From this day hence forth, my sexual appetite was immeasurable and I would always invite the girl to our home every time my parents were away. At times, the girl would disappoint me and due to sexual urge I would always result to my old behavior of masturbation. My girl also had great taste for sex and at times we would even go for sex parties. By now, I had realized that the size of the manhood did not matter for the sexual pleasures and I accepted my size. I even tried to look for other girls and I felt that by now I had become a sex guru. At times, I would always go out with two to three girls a day for sexual intercourse.  No one had warned me of any risks associated with sex such as health risks.

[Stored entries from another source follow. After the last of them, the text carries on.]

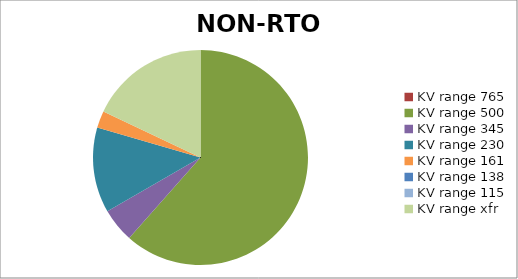
| Category | NON-RTO SERC |
|---|---|
| 0 | 0 |
| 1 | 24 |
| 2 | 2 |
| 3 | 5 |
| 4 | 1 |
| 5 | 0 |
| 6 | 0 |
| 7 | 7 |

However, I recall one day that we were invited for a youth conference by our local church. This is a day that also influenced my sex life to the better. During the conference, we were told about the dangers of sex. The issues of sexually transmitted disease and other health risks were extensively discussed in this youth forum. It during this forum that I got sex education that my teachers and parents had failed to tell me about before. For all my life I had not known about having protected sex and during the seminar, we were taught about use of condoms of abstaining from sex. The thorny issue of masturbation which had been disturbing me for wrong was also discussed during this forum.  It is from this experience that I stopped the masturbation and realized that it was a sin. Though I was unable to abstain from sex, I learnt to use condoms to prevent sexually transmitted diseases and unwanted pregnancy.

Adulthood

In my adulthood, I have sexually active all through. Nevertheless, I have learnt the importance of having safe sex. The number f people I make sex with have been reduced substantially and I have chosen to have one sex partner. With age, my desire to go out in drinking spree and partying with friends has also been significantly reduced. The increased cases of health risks and STDs such as HIV have turned my sex life for the better where i always attend for tests to confirm my status. Nevertheless, my sex urge is still high and I always ensure that I carry a packet of condoms in my pocket to ensure that I am safe just in case I am in a compromising situation. However, I try as much as possible to have self control not to have any irresponsible behavior. I think I am now in the right direction in my sex life and once I get married in the coming years, I will be prepared to make the best sex life. In essence, my sex life has been a long journey that has been made by my exploration, friends, religion, life experiences and parents.